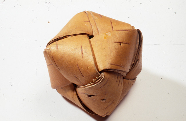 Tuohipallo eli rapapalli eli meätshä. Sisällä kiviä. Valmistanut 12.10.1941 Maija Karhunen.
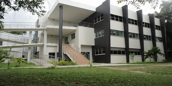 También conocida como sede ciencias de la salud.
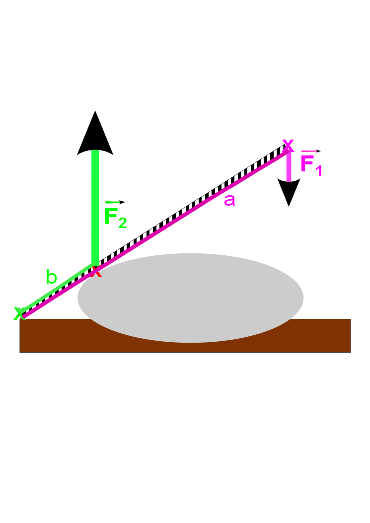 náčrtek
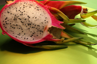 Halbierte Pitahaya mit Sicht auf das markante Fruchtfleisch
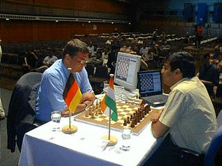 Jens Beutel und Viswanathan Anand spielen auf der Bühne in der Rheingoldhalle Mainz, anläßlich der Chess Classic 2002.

++++++++++++++++++++

Your answer should be an exact copy of the records above, with no pictures in it.

 Tuohipallo eli rapapalli eli meätshä. Sisällä kiviä. Valmistanut 12.10.1941 Maija Karhunen.
 También conocida como sede ciencias de la salud.
 náčrtek
 Halbierte Pitahaya mit Sicht auf das markante Fruchtfleisch
 Jens Beutel und Viswanathan Anand spielen auf der Bühne in der Rheingoldhalle Mainz, anläßlich der Chess Classic 2002.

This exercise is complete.